Mutable defaults in Python dataclass
Me learning about how NOT to use mutable defaults in dataclass
.
I was working through the book Pythonic Application Architecture Patterns and ran into an issue that took me a while to figure out. Turned out it had to do with mutable defaults in dataclass
.
PyCharm always warns me about mutable defaults when I put things like
def my_function(x=[]):
...
but I didn’t know why. It got me this time.
My issue
In the code snippet used in chapter 1 of the book, there is a Batch
object:
class Batch:
def __init__(
self, ref: str, sku: str, qty: int, eta: Optional[date]
):
self.ref = ref
self.sku = sku
self.qty = qty
self.eta = eta
self._allocations = set() # type: Set[OrderLine]
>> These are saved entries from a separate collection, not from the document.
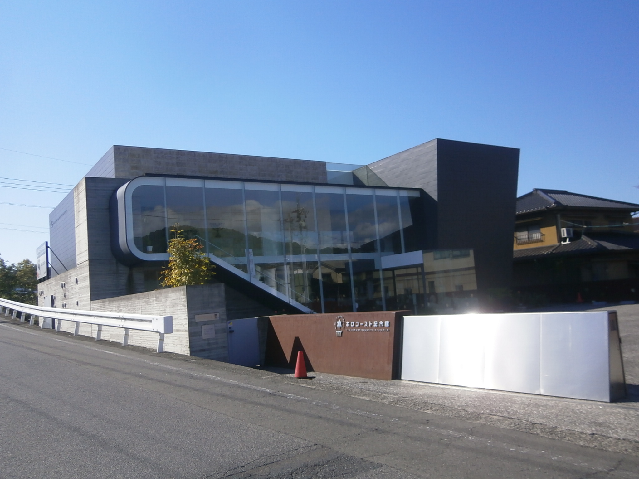 広島県福山市にあるホロコースト記念館の外観画像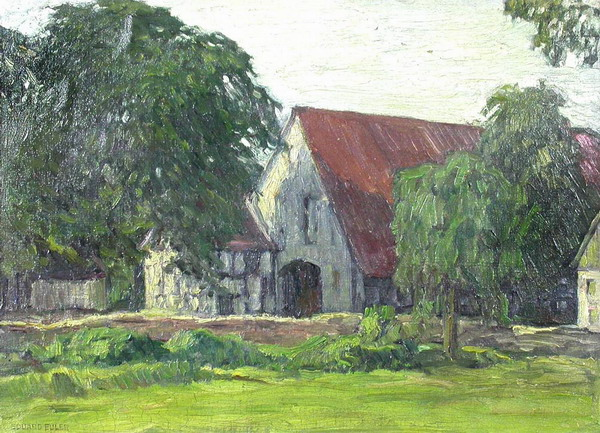 Eduard Euler(*1867 +1931) "BAUMUMSTANDENES GEHÖFT AM NIEDERRHEIN" Oel/Leinwand (aufgezogen). 33 x 44,5 cm. Rahmen. Signiert unten links Eduard Euler.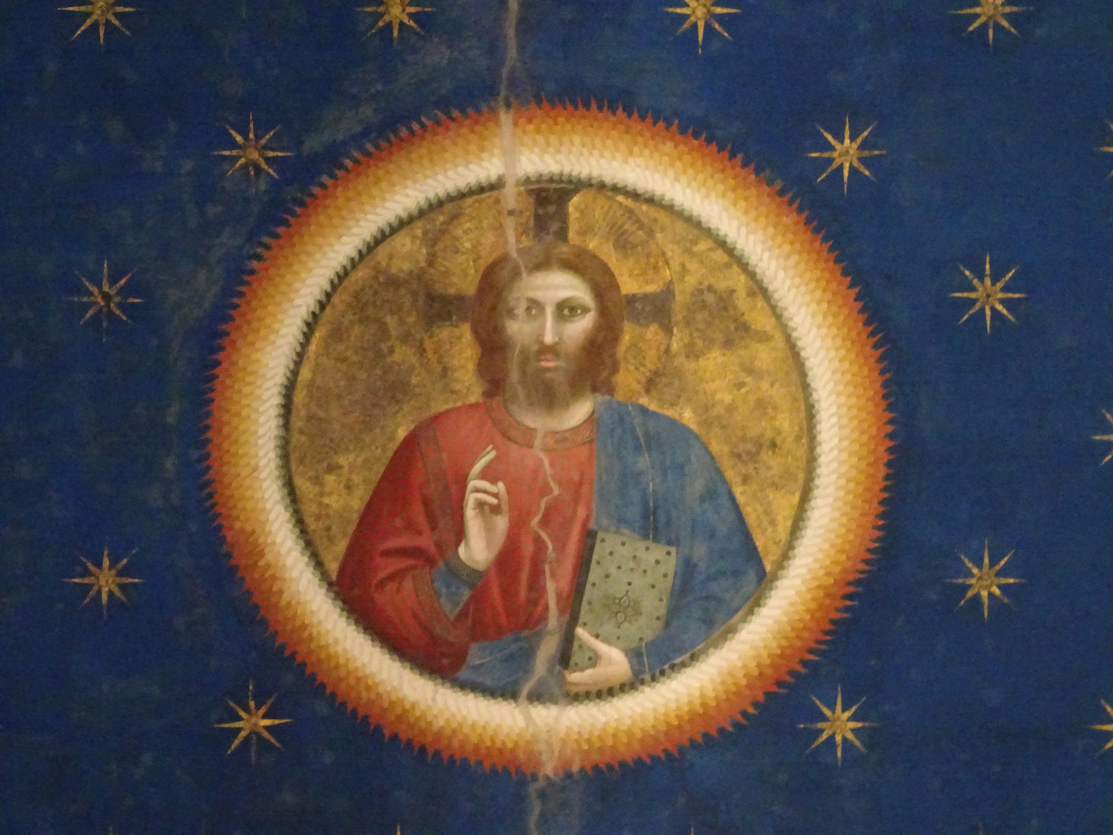 zegenende Christus te midden van sterrenhemel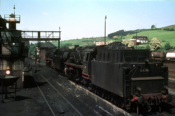 Dampflokomotiven der Baureihe 044 im Bahnbetriebswerk Ottbergen Sonstiges: es gibt keine anderen Versionen dieses Bildes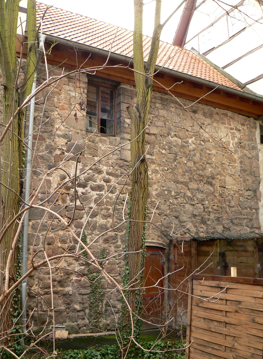 Hinterer und älterer Teil des Steinwerk Münden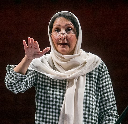 تمرین ارکستر ملی ایران به رهبری نزهت امیری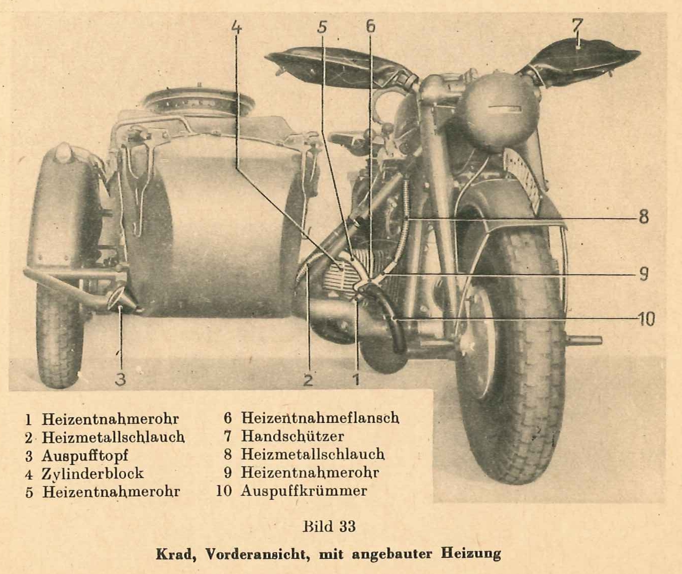 Krad mit eingebautem Heizgerät

I decided to be cute and used dataclass
instead to define Batch
:
@dataclass
class Batch:
ref: str
sku: str
qty: int
eta: date = None
_allocations: set()
But when I run the tests,
def test_prefers_earlier_batches():
earliest = Batch("speedy-batch", "MINIMALIST-SPOON", 100, eta=today)
latest = Batch("slow-batch", "MINIMALIST-SPOON", 100, eta=later)
line = OrderLine("order1", "MINIMALIST-SPOON", 10)
allocate(line, [medium, latest])
assert earliest.available_quantity == 90
assert latest.available_quantity == 100
Both assertions gave me 90?! In other words, my code was modifying latest
when it was not supposed to.
When I run the PyCharm debugger, I found that the latest
instance got modified at the same time as the earliest
. I then change my code to exactly what the book says and it worked. That’s when I figure it could be a mutiple default issue.
What was the issue?
It turned out my Batch
through dataclass
was evaluated to
class Batch:
_allocations = set()
def __init__(
self, ref: str, sku: str, qty: int, eta: Optional[date]
):
self.ref = ref
self.sku = sku
self.qty = qty
self.eta = eta
according to the official doc, so all my instances are sharing the same _allocations
reference in memory!
- The doc: https://docs.python.org/3/library/dataclasses.html#mutable-default-values
How to properly declare the dataclass
Will Gaggioli from Penny University pointed out that I should use the field()
function:
- https://docs.python.org/3/library/dataclasses.html#dataclasses.field
@dataclass
class Batch:
ref: str
sku: str
qty: int
eta: date = None
_allocations: Set = field(default_factory=set)
Bottom line: Read the docs and be careful about using mutable defaults in Python!